1 - (ncr(n-1, 3) / ncr(n, 3))


# Let's run a simulation to make sure this is the case. In the following cell, we deal three cards and then check to see if any of them are The Star:

# In[52]:


trials = 100000
star_count = 0
for i in tqdm(range(trials)):
    c_names = [c['name'] for c in random.sample(cards, 3)]
    if 'The Star' in c_names:
        star_count += 1
print(star_count / trials)


# Looks about right!
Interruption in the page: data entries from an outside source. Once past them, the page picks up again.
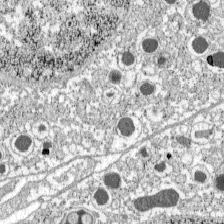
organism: C57BL Mouse
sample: Pancreatic islet
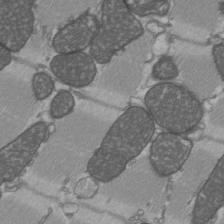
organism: C57BL Mouse
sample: Heart
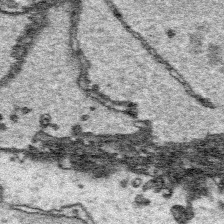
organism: Platynereis dumerilii
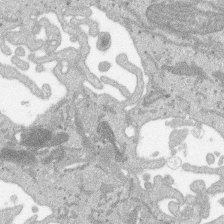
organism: Human
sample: Lung epithelial cells infected with SARS-CoV-2
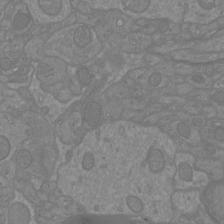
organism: Mouse
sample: Cortical neurons
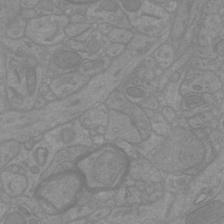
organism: Mouse
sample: Cortical neurons
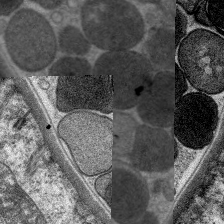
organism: C. elegans
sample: Pharynx
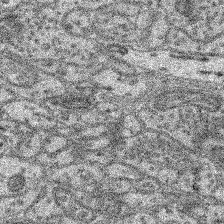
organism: Mouse
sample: Retina
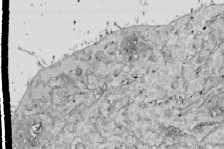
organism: Drosophila
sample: Cell division; meiosis; drosophila spermatocytes
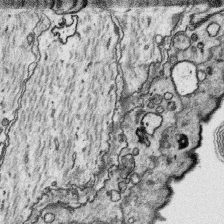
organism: Platynereis dumerilii
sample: Parapodia
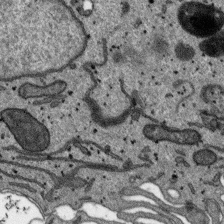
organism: Human
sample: Lung epithelial cells, uninfected (mock) control
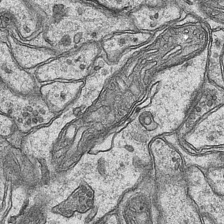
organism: Mouse
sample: CA1 Hippocampus
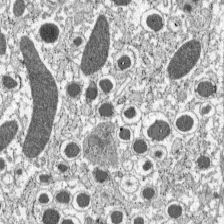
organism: C57BL Mouse
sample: Pancreatic islet
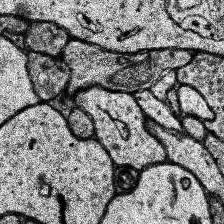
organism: Human
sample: Temporal Lobe
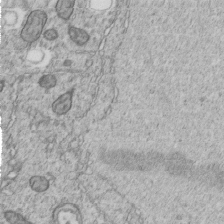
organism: C. elegans
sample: C. elegans embryo early stage
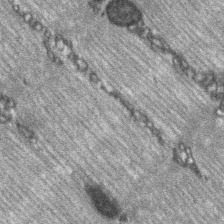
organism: C57BL Mouse
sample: Soleus
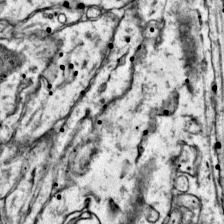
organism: Mouse
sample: Primary visual cortex
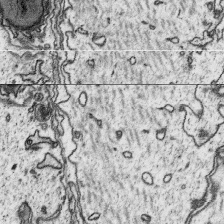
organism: Platynereis dumerilii
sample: Parapodia
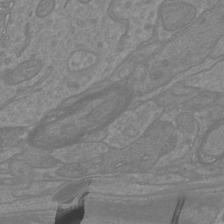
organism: Mouse
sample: Cortical neurons
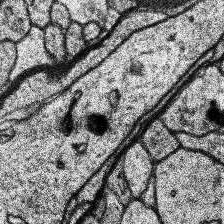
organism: Human
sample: Temporal Lobe
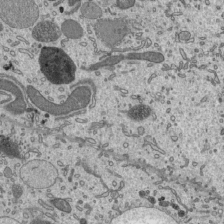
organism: Mouse
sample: Mouse epididymis efferent ductule cilia
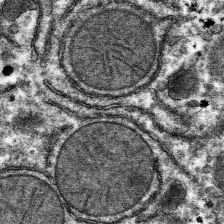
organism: Mouse
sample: Mouse hepatocytes
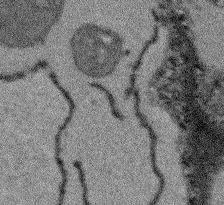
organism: Arabidopsis thaliana
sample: Root tip
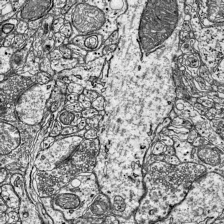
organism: Mouse
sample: Visual Cortex
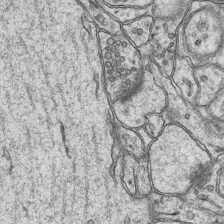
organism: Mouse
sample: CA1 Hippocampus
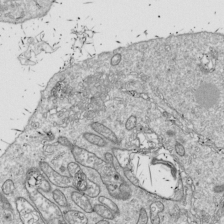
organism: Drosophila
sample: Cell division; meiosis; drosophila spermatocytes
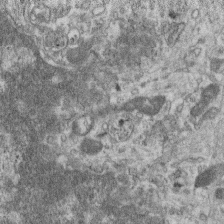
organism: Mouse
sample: Centriole in ependymal cells
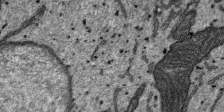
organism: Human
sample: Lung epithelial cells, uninfected (mock) control
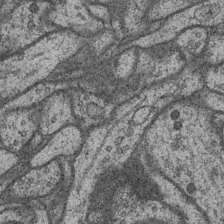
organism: Drosophila
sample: Optic medulla
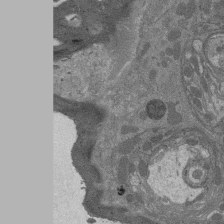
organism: Drosophila
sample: Antenna
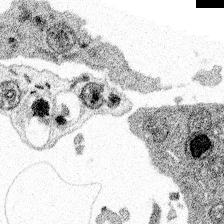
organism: Spongilla lacustris
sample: Multiple
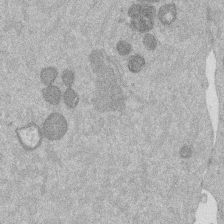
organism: Mouse
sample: Dividing mouse embryo 1 cell stage
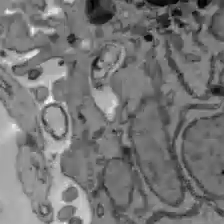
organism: C57BL Mouse
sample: Liver
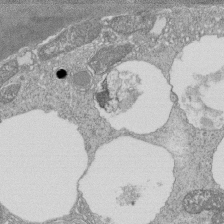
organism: Tetrahymena
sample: Cilia in tetrahymena
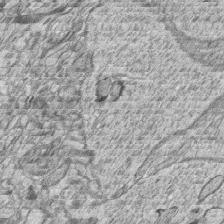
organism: Zebrafish
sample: synaptic ribbons in rod cells and cone cells
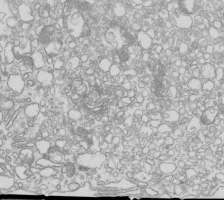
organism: Mouse
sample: Macrophages
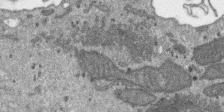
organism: Human
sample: Lung epithelial cells infected with SARS-CoV-2
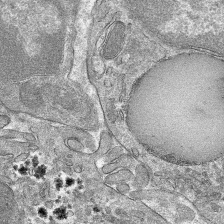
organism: Mouse
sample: Mouse hepatocytes
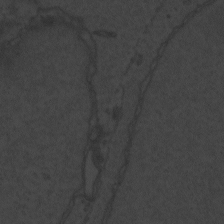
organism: Zebrafish
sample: Macrophage infected with Toxoplasma gondii
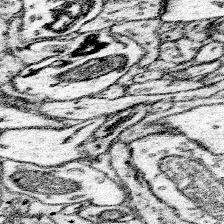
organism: Mouse
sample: Somatosensory cortex neuropil
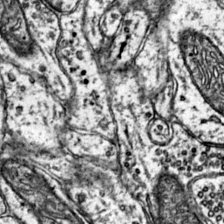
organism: Mouse
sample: Primary visual cortex
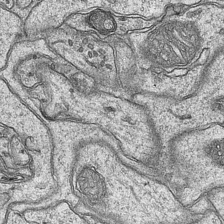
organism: Mouse
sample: CA1 Hippocampus
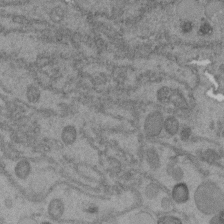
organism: C. elegans
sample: C. elegans embryo early stage
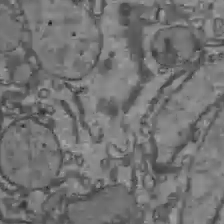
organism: C57BL Mouse
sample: Liver
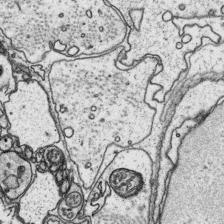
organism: Platynereis dumerilii
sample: Parapodia
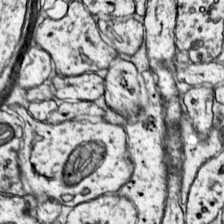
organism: Mouse
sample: Primary visual cortex
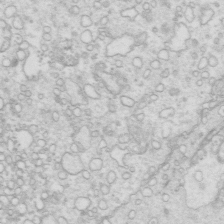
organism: Mouse
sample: Multiciliated cells
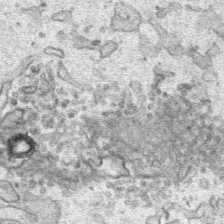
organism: Human
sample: Mitochondria in HCT116 cells
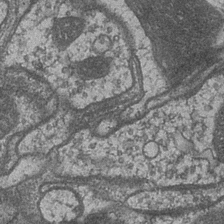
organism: Drosophila
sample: Optic medulla
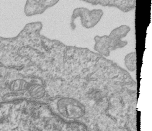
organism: Human
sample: MDA-MB-231 cells
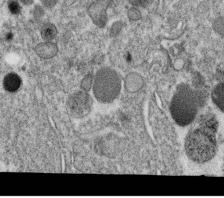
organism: C. elegans
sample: C. elegans oocyte; sperm cells
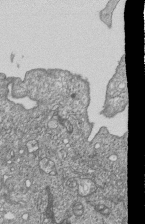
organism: Human
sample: MDA-MB-231 cells
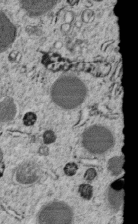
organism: C. elegans
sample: C. elegans embryo early stage
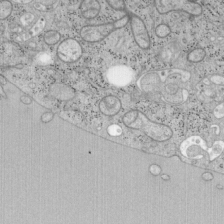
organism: Mouse
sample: OT-I killer T cells with ID8 ovarian cancer cells
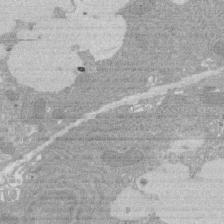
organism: Rat
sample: Salivary granule
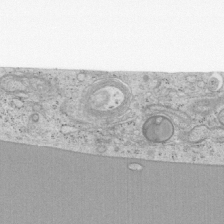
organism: Human
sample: HeLa cells
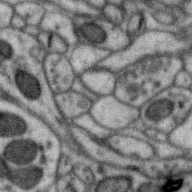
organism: Zebra finch
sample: Brain
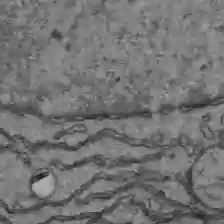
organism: C57BL Mouse
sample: Liver
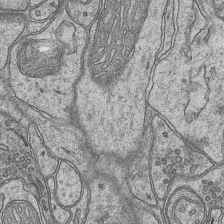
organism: Mouse
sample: CA1 Hippocampus
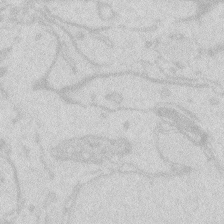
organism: Zebrafish
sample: Macrophage
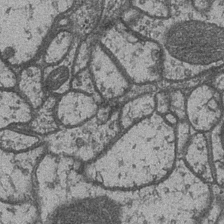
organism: Drosophila
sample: Optic medulla
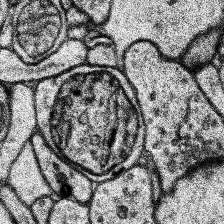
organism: Human
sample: Temporal Lobe
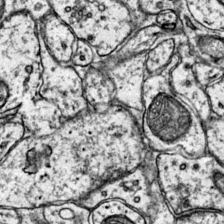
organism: Mouse
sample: Primary visual cortex
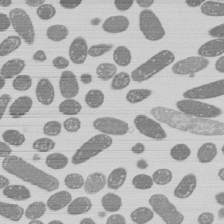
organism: E. coli
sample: Bacterial nucleoid
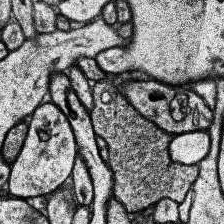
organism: Human
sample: Temporal Lobe
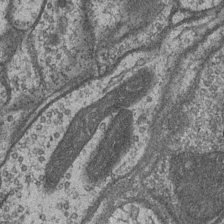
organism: Drosophila
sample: Optic medulla
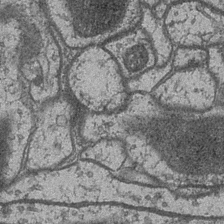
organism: Drosophila
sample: Optic medulla
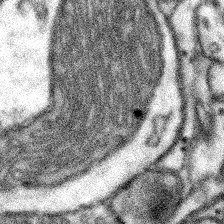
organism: Mouse
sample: Somatosensory cortex neuropil
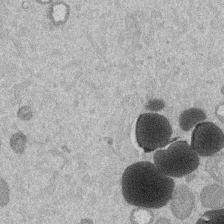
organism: Mouse
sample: Dividing mouse embryo 1 cell stage
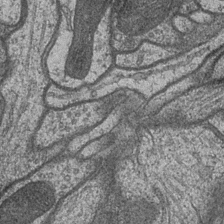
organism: Drosophila
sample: Optic medulla
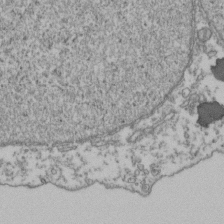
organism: Human
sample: Activated Jurkat CD4+ T cells
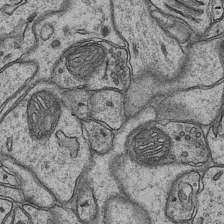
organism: Mouse
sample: CA1 Hippocampus
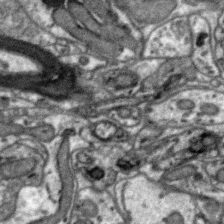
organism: Zebra finch
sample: Brain
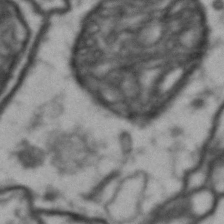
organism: Drosophila
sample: Brain
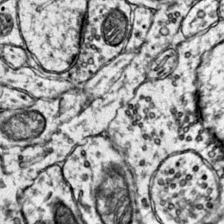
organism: Mouse
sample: Primary visual cortex
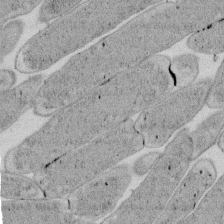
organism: E. coli
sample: Bacterial nucleoid
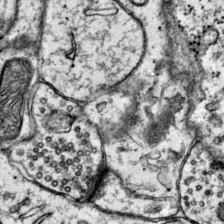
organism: Mouse
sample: Primary visual cortex

The function below wraps up this expression to make it easy to calculate the chance that a given card will be in a spread of a particular size:

# In[53]:


def chance_in_spread(n, r):
    return 1 - (ncr(n-1, r) / ncr(n, r))


# Note that as the size of the spread goes up, so do the chances of any given card showing up in the spread:

# In[54]:


chance_in_spread(n, 10)


# Notably, this means that while there is a relatively low chance for the same card to occur in two subsequent three-card spreads:

# In[55]:


chance_in_spread(n, 3) * chance_in_spread(n, 3)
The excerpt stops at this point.